PSIKOLOGI & TEKNOLOGI INTERNET :
MAKALAH NETIQUETTE DAN CYBERBULLYING
DISUSUN OLEH :
KELOMPOK 4
1. M. Rahmanda A. 14517166
2. Nadira Khalishah 14517382
3. Oktia Sartika 14517655
4. Prita Bhatari Eka S. 14517742
5. R. Deshinta Anggraini 14517802
6. Tiara Ayu Nandita 15517952
7. Vena Jua Ana V. 16517066
FAKULTAS PSIKOLOGI
UNIVERSITAS GUNADARMA
2019
KATA PENGANTAR
Assalamualikum Wr. Wb
Puji syukur senantiasa selalu kita panjatkan
kepada Allah SWT yang telah memberikan limpahan Rahmat,Taufik dan hidayah-Nya
sehingga kami dapat menyelesaikan penyusunan makalah ini. Shalawat serta salam
tak lupa kita curahkan kepada Nabi Muhammad SAW yang telah menunjukan jalan
kebaikan dan kebenaran di dunia dan akhirat kepada umat manusia.
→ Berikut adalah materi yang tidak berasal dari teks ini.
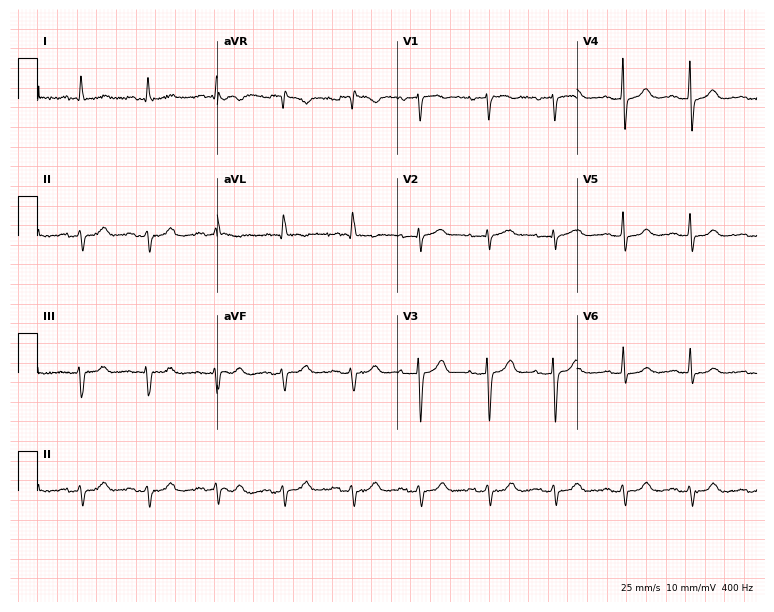
ECG — an 82-year-old woman. Screened for six findings — first-degree AV block, right bundle branch block, left bundle branch block, sinus bradycardia, atrial fibrillation, sinus tachycardia — none is recorded. Findings outside these six are not listed.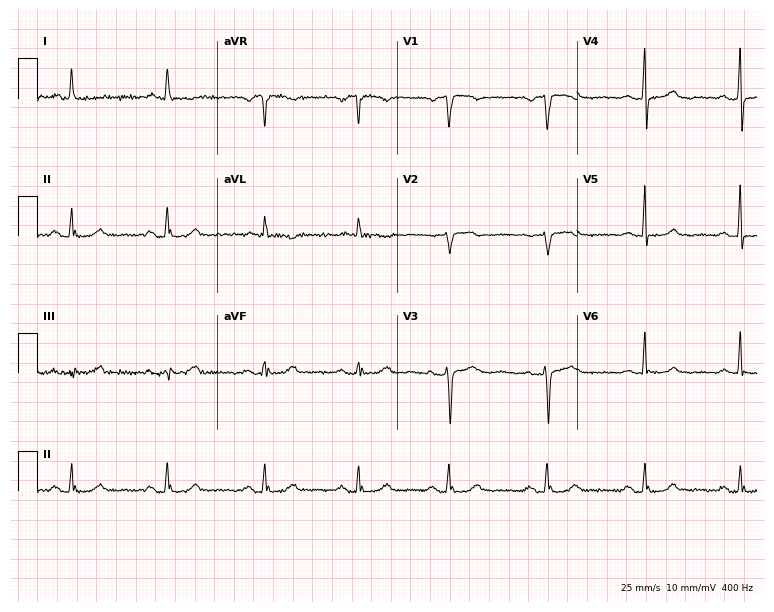
Electrocardiogram, a 54-year-old woman. Of the six screened findings (first-degree AV block, right bundle branch block, left bundle branch block, sinus bradycardia, atrial fibrillation, sinus tachycardia), none is recorded.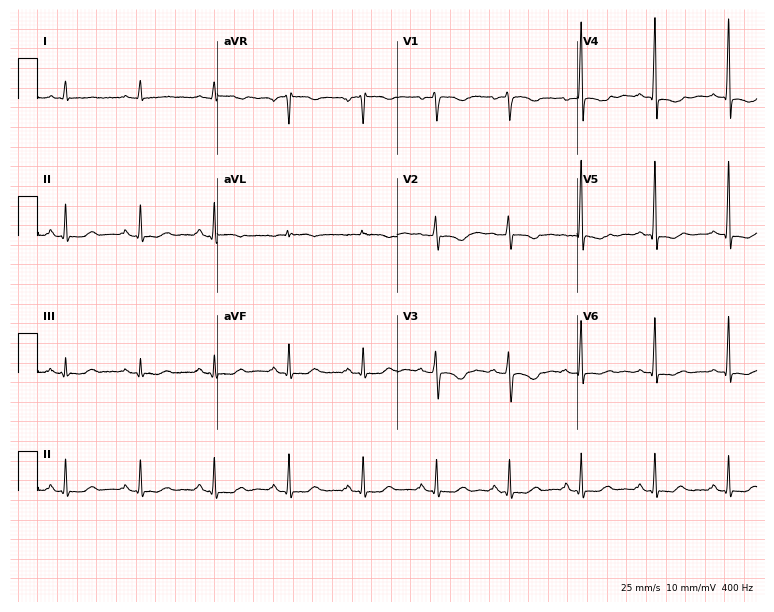
Electrocardiogram, a female patient, 56 years old. Of the six screened findings (first-degree AV block, right bundle branch block, left bundle branch block, sinus bradycardia, atrial fibrillation, sinus tachycardia), none is recorded.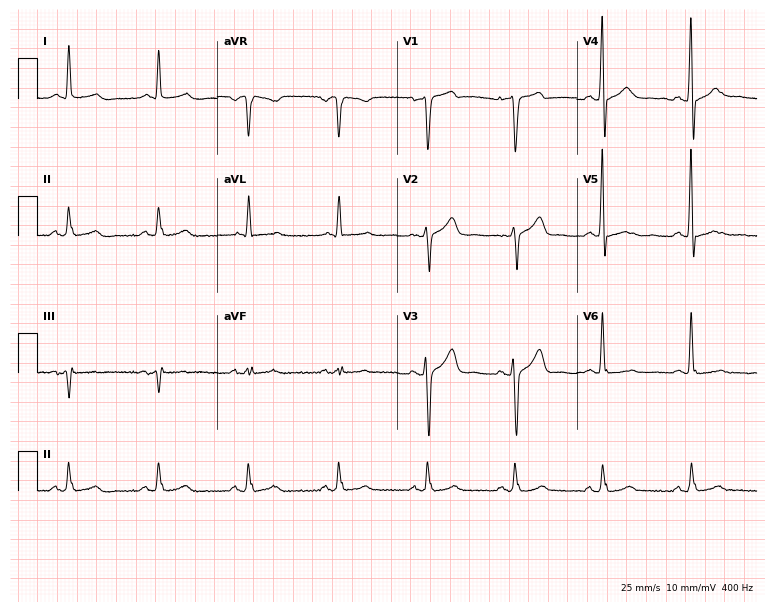
Electrocardiogram, a 64-year-old male patient. Overall reading on record: normal ECG.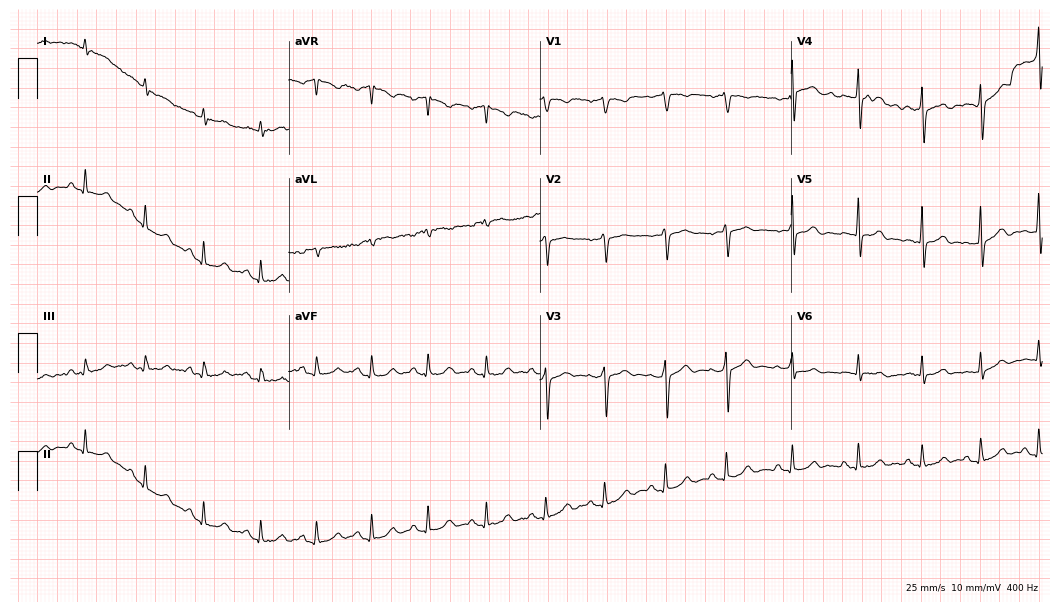
12-lead ECG from a 63-year-old male patient (10.2-second recording at 400 Hz). Recorded interpretation: within normal limits.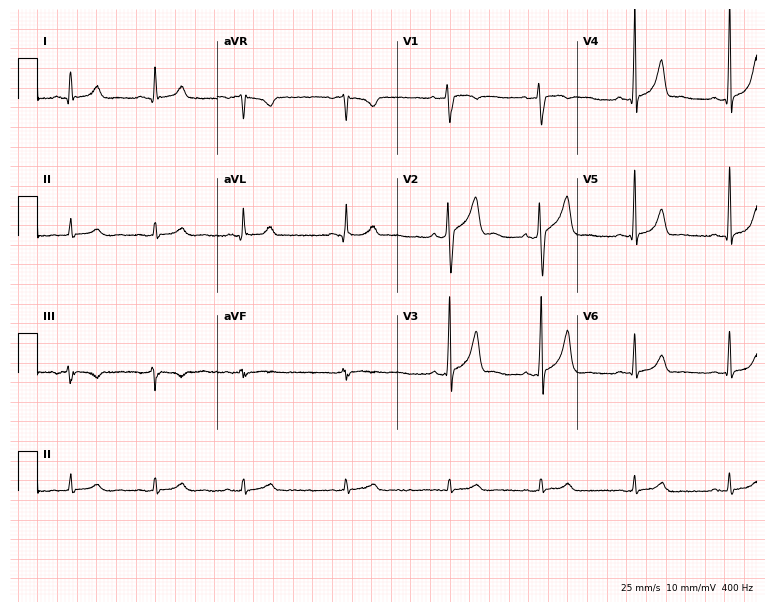
Standard 12-lead ECG recorded from a 31-year-old man (7.3-second recording at 400 Hz). Read as a normal ECG.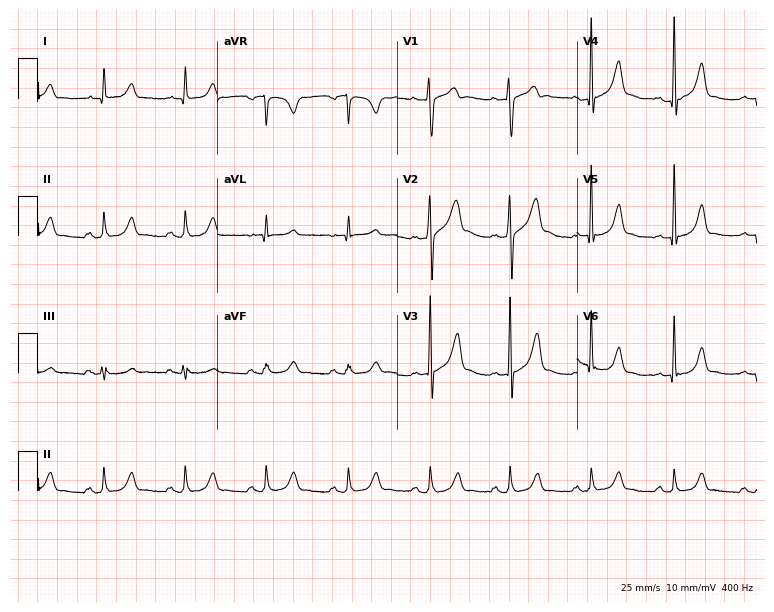
Resting 12-lead electrocardiogram (7.3-second recording at 400 Hz). Patient: a male, 39 years old. Read as a normal ECG.

Makalah ini di susun guna memenuhi tugas mata
kuliah Psikologi dan
Teknik Internet dan juga
untuk khalayak ramai sebagai bahan penambah ilmu pengetahuan serta informasi
yang semoga bermanfaat.
Makalah ini kami susun
dengan segala kemampuan dan semaksimal mungkin. Namun, kami menyadiri bahwa dalam penyusunan makalah ini tentu
tidaklah sempurna dan masih banyak kesalahan serta kekurangan. Maka dari itu kami sebagai penyusun makalah ini mohon kritik, saran dan
pesan dari semua yang membaca makalah ini terutama Dosen Mata Psikologi dan Teknik Internet yang kami harapkan sebagai bahan
koreksi untuk kami.
Wa’alaikumsalam Wr. Wb
Depok,08 April 2019
Penulis
DATAR ISI
BAB I
PENDAHULUAN
1.1 Latar Belakang
Semakin berkembang pesatnya
teknologi di zaman modern ini maka semakin canggih pula alat komunikas yang
digunakan oleh manusia, salah satunya yaitu internet. Internet berperan untuk
mempermudah manusia untuk menjalin komunikasi dan berinteraksi dengan orang
lain tanpa harus bertemu terlebih dahulu serta memudahkan manusia untuk mengetahui
hal-hal apa saja yang saat ini atau yang telah terjadi di sekitar mereka maupun
di dunia luar dalam waktu yang sangat cepat. Saat ini internet dapat ditemukan
dan digunakan hampir dimana saja dan kapan saja. Tempat umum seperti
perpustakaan, bandar udara, bahkan café pun sudah umum menyediakan layanan
internet. Terdapat banyak manfaat yang akan kita dapatkan hanya dengan
bermodal kemauan dan kemampuan dalam menggunakan internet. Namun, tidak
seluruh isi di dalam internet bermanfaat. Sifat internet yang cenderung
bebas tanpa dikontrol maupun dikuasai pihak manapun membuat materi atau
informasi yang dapat dikirim maupun diakses bisa saja bersifat negatif.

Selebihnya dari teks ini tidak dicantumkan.